§ DATA EXCERPTS
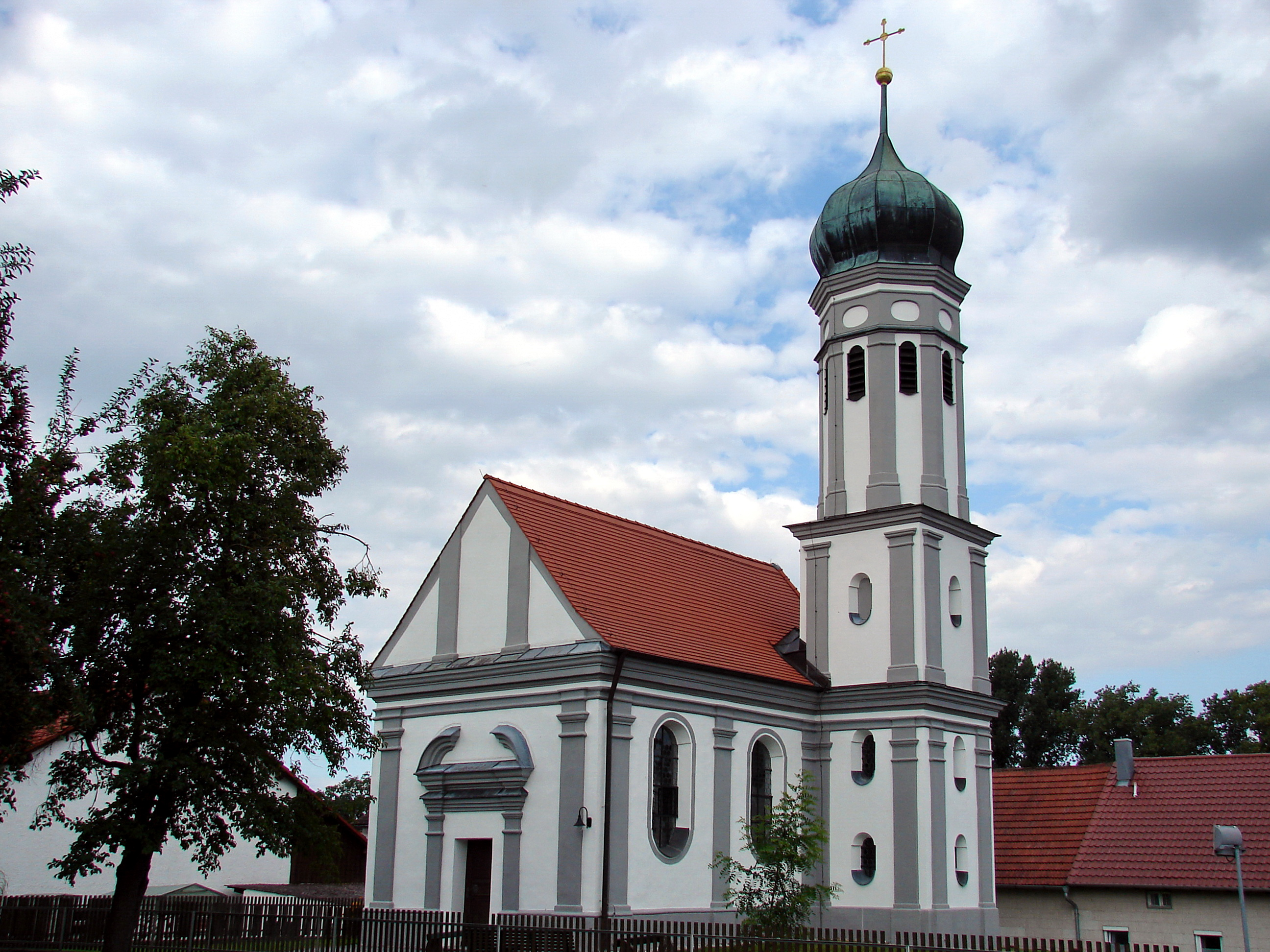 Kath. Filialkirche St. Laurentius; einheitlicher Bau von 1716; mit Ausstattung.
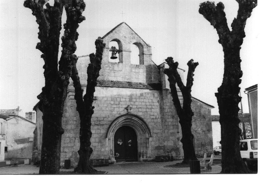 Eglise de saint Antoine
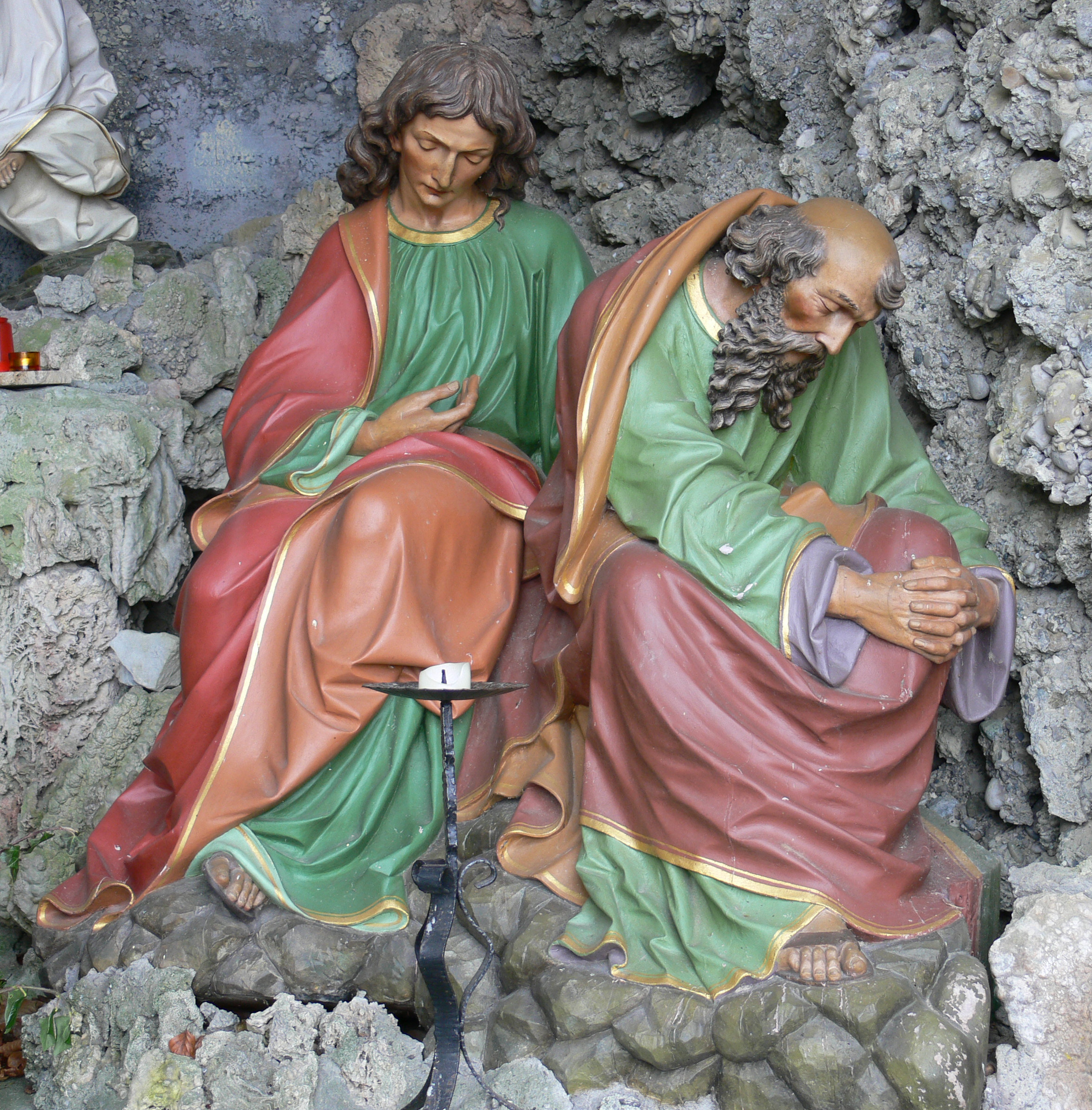 Horgenzell, Andachtsstätte „Föhrenbühl“ in Wolketsweiler: Ölberg Skulpturen von Moriz Schlachter
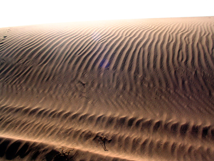 Sossusvlei Dune, Namibia
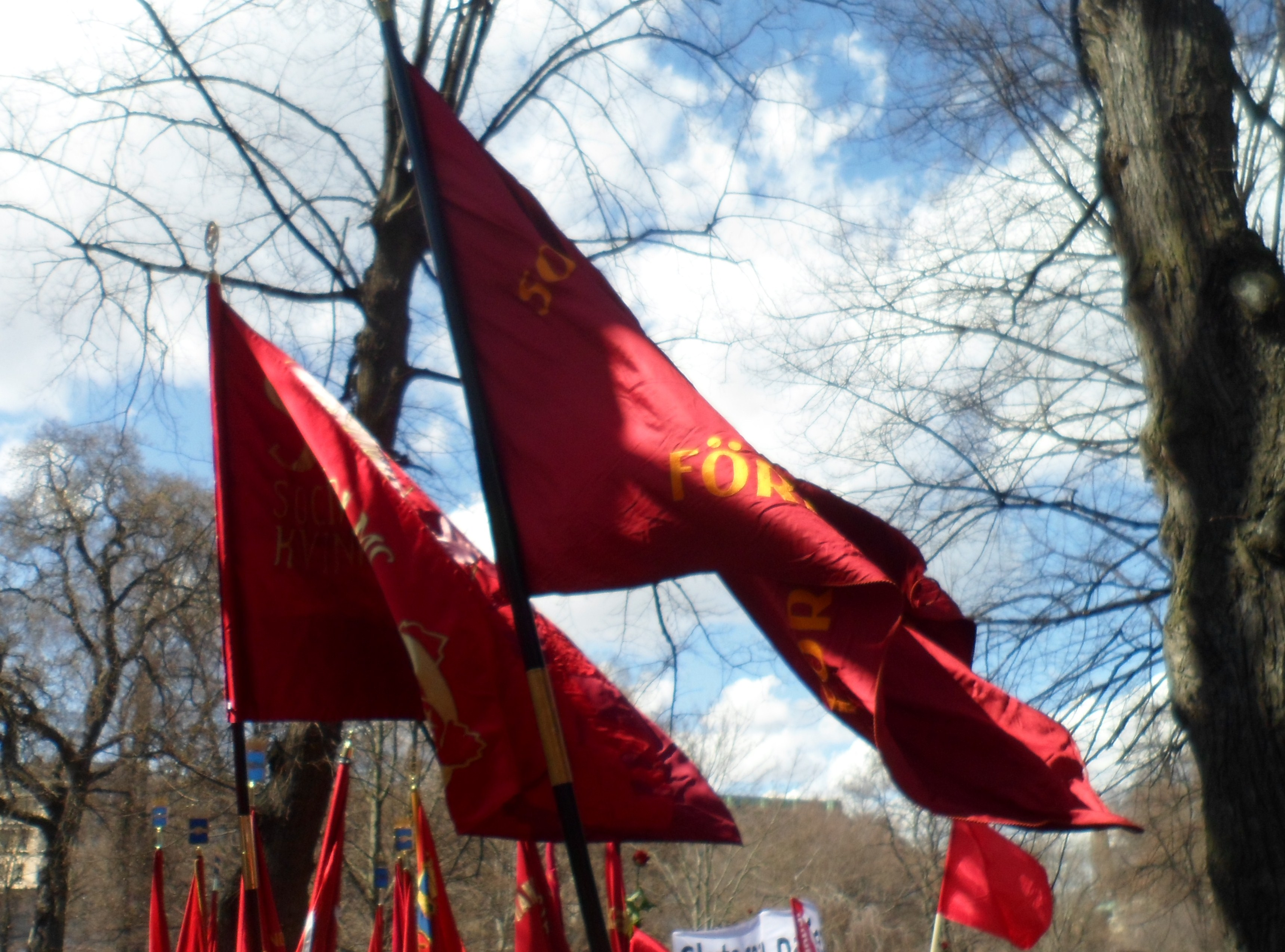 (S)amling I Humlegården
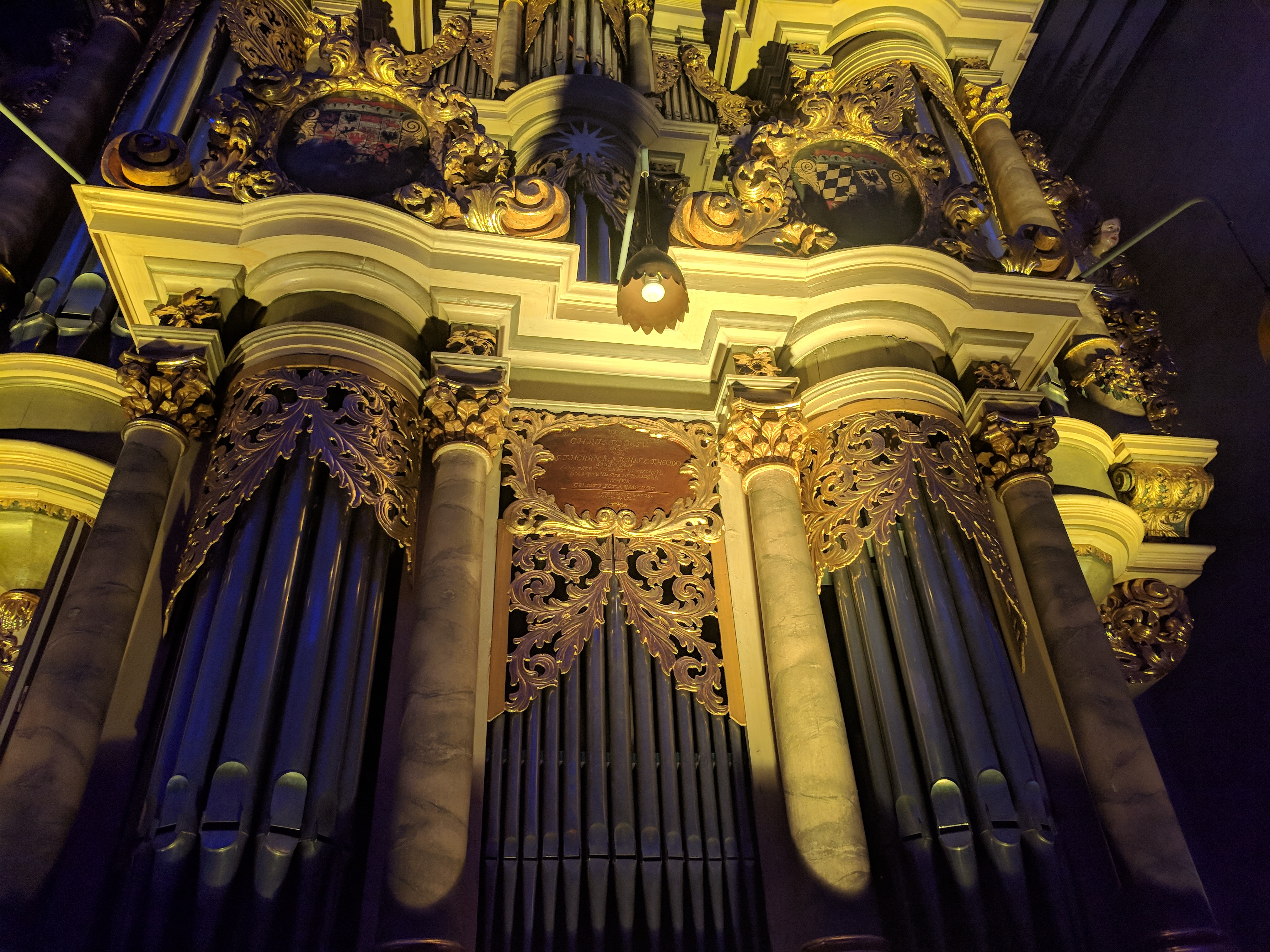 Detailansicht der Orgel von Johann Georg Allgeyer d. Ä. der Johanneskirche zu Crailsheim.

§ WHAT THE TASK REQUIRES
Leave the pictures out and copy exactly the lines from the one that holds "(S)amling I Humlegården" through the last line of the material.

§ ANSWER
 (S)amling I Humlegården
 Detailansicht der Orgel von Johann Georg Allgeyer d. Ä. der Johanneskirche zu Crailsheim.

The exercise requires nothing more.